這些天你出現在 Dave Matthews 的 ATO 唱片公司。你們的關係怎麼樣?他看起來很冷淡,你卻有點緊張…
永遠不要低估我的短小;我可能真的精力充沛,很有攻擊性,但他是個大個子,大個子的人往往覺得我很有趣,因為他們沒有受到特別的威脅。他們會說,“看那個,她太可愛了,只是叫個不停!”事情就是這樣的。

回到上面的材料感覺如何流亡為了重新發布?
現在收聽我的汽車收音機上的內容 [出現“七面紗之舞”]。我需要重新學習所有這些東西。我不知道我是否也會以同樣的方式出現,但當我聽這張唱片時,我能感覺到那種氛圍籠罩著我——我能感覺到我當時的處境。那時我的生活是如此簡單。我就是活在這種狀態……這不是一種特別快樂的狀態,而是一種憤怒、操蛋、與世隔絕的狀態。我沒有涉足這個世界。我幾乎無法到達雜貨店。所以這對我來說是一個挑戰——回到那個單一的觀點。
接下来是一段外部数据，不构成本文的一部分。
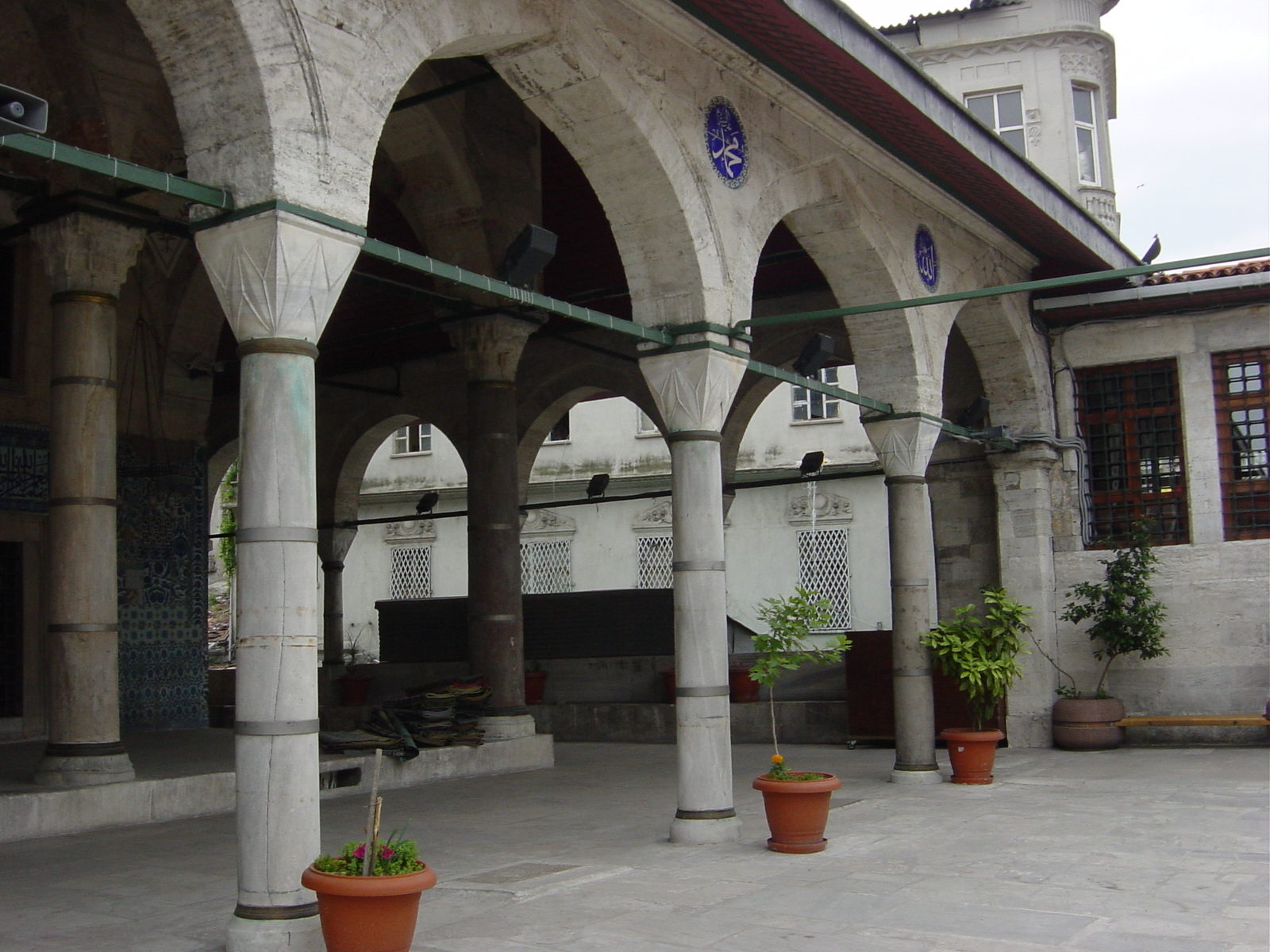 L'elegante portico rinascimentale della piccola ma splendida moschea detta "Rüstem Pasha camii, ad Istanbul. Foto di: Giovanni Dall'Orto, 25-5-2006.
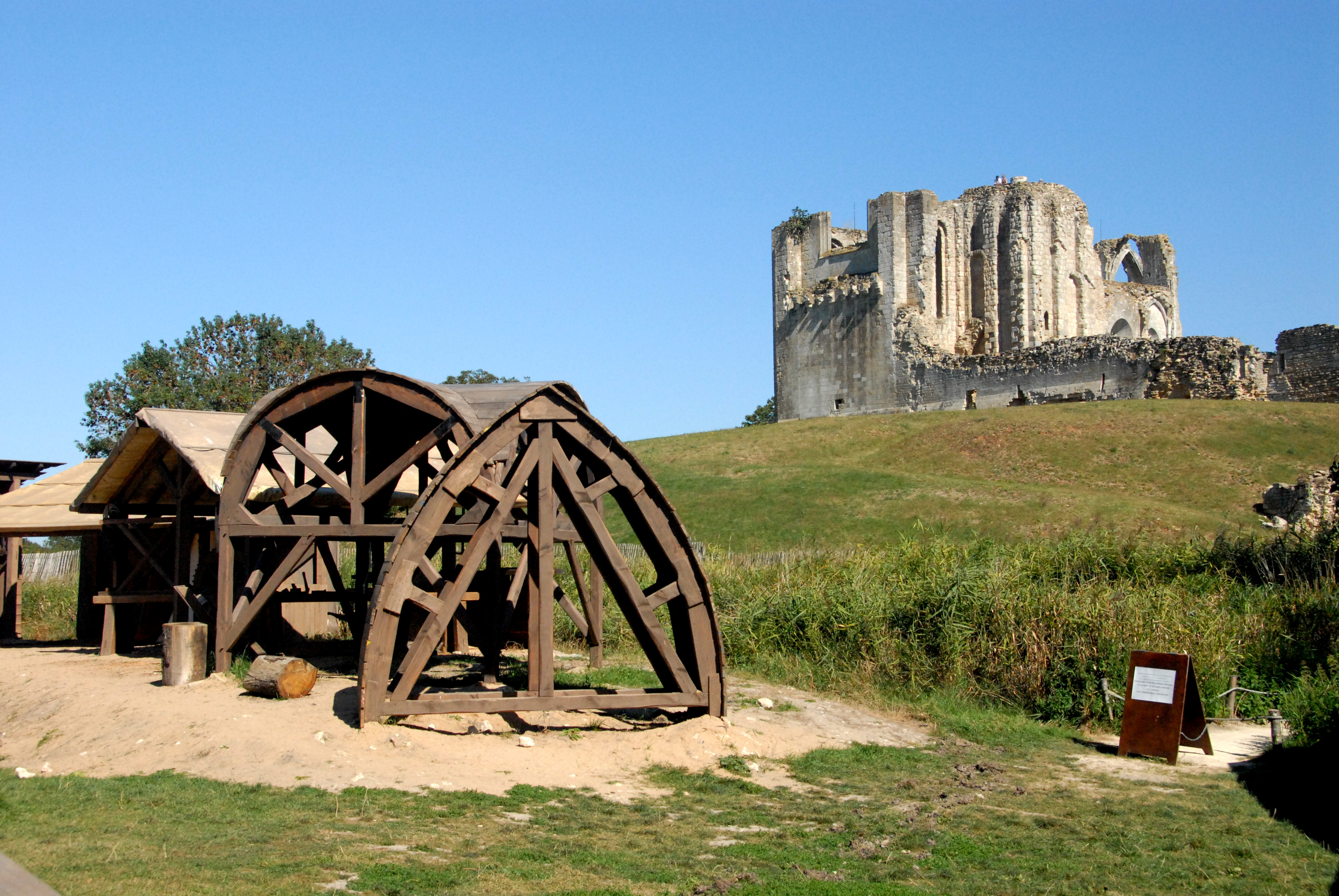 Maillezais,von S-W

在紀錄片中,約翰·庫薩克說他將你視為「被壓抑者的憤怒」。你在錄製唱片時有過這樣的感覺嗎?
我曾經這樣做過,現在仍然偶爾這樣做,儘管現在情況大不相同了。當時我表面上沸騰了。我就像一盆滾燙的油,如果可以的話,隨時準備燙傷,因為我幾乎花了我的青春歲月,試圖在預科生的意義上成為每個人的完美,然後放棄了這一點,一路走向黑暗面。我拒絕了我以前認識的一切和所有人。現在我對最隨機的事情感到生氣。我有這種下意識的女權主義,它以我甚至不理解的方式表現出來——這太操蛋了!

怎麼樣?
嗯,我當時坐在洛杉磯一家餐廳的餐桌上,那是一家不錯的餐廳,我對歐巴馬和希拉蕊的整件事做出了一種非常奇怪的反應。我認為歐巴馬太棒了,我希望他能成為總統,而她能成為副總統,但我投票給了希拉里,我覺得那些歐巴馬支持者真的太他媽咄咄逼人了,把她撕成碎片。我當時想,「你知道嗎?她做的事情比你多得多!就好像他們正在撕碎的是我。我一生中感受到的所有性別偏見。然後我就變成了這個連我自己都不認識的人。有人說,「嗯,我媽媽參與了黛安范斯坦的競選活動,所以我想我有資格說…」我做了這件事,我喜歡在他臉上豎起大拇指,就像「太棒了!整桌人都鴉雀無聲。這太不成熟和奇怪了。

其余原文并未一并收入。